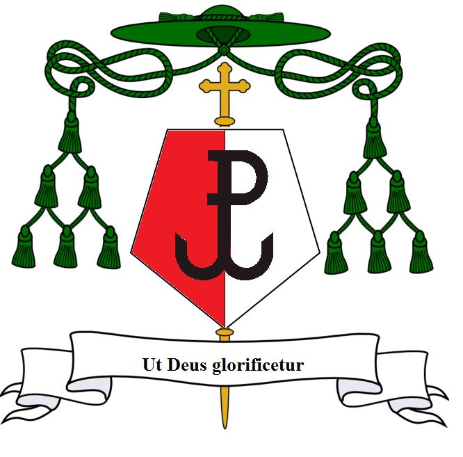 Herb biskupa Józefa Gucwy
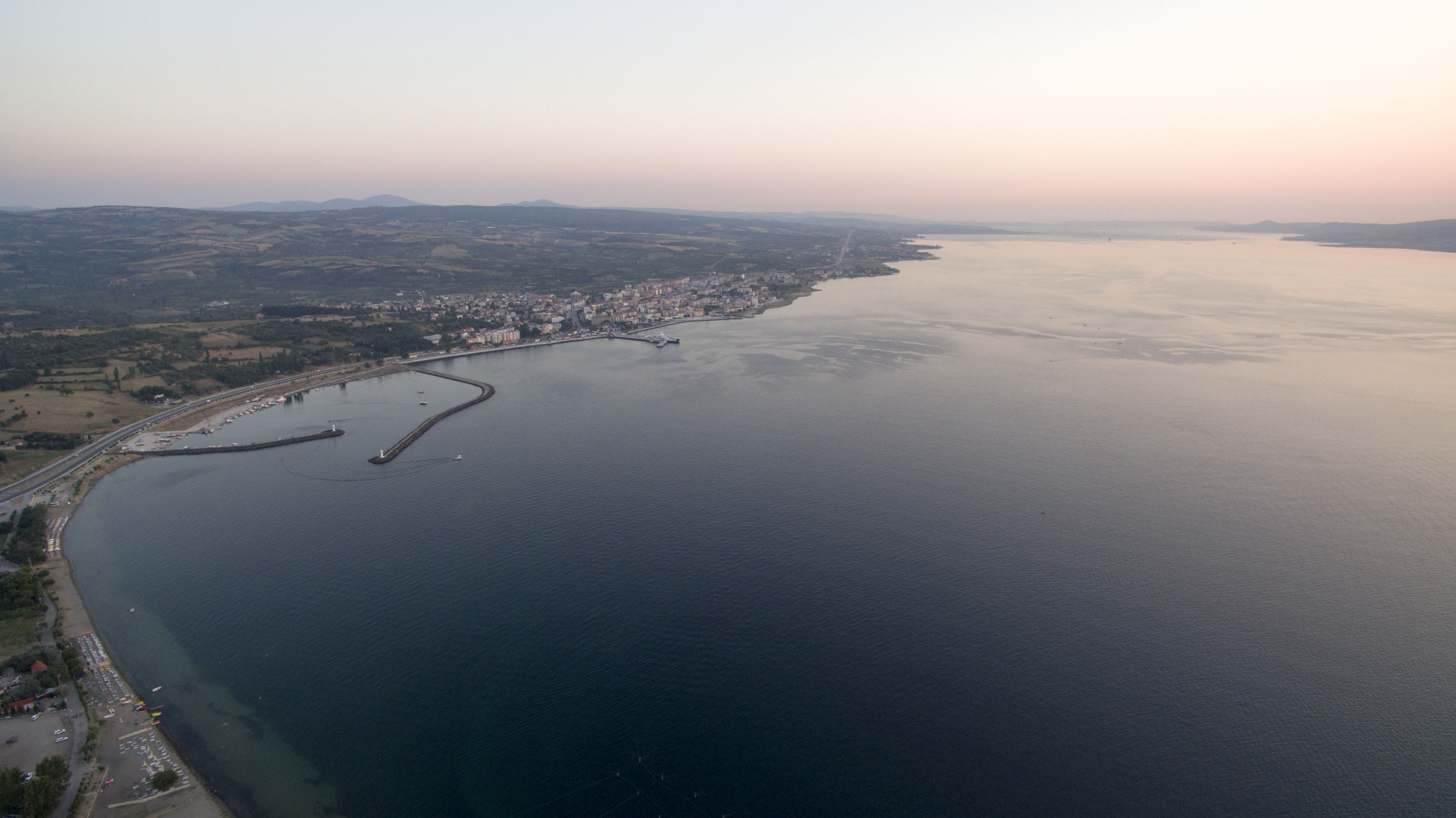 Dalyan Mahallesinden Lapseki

---

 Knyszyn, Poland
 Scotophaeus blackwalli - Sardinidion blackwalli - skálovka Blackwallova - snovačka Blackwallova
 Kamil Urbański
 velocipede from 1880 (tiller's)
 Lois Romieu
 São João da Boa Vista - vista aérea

Task brief: Among the entries above, copy exactly only the lines starting with the one containing "Scotophaeus blackwalli - Sardinidion" and going through the one containing "São João da Boa Vista - vista aérea", both ends included.

Solution for this problem:
 Scotophaeus blackwalli - Sardinidion blackwalli - skálovka Blackwallova - snovačka Blackwallova
 Kamil Urbański
 velocipede from 1880 (tiller's)
 Lois Romieu
 São João da Boa Vista - vista aérea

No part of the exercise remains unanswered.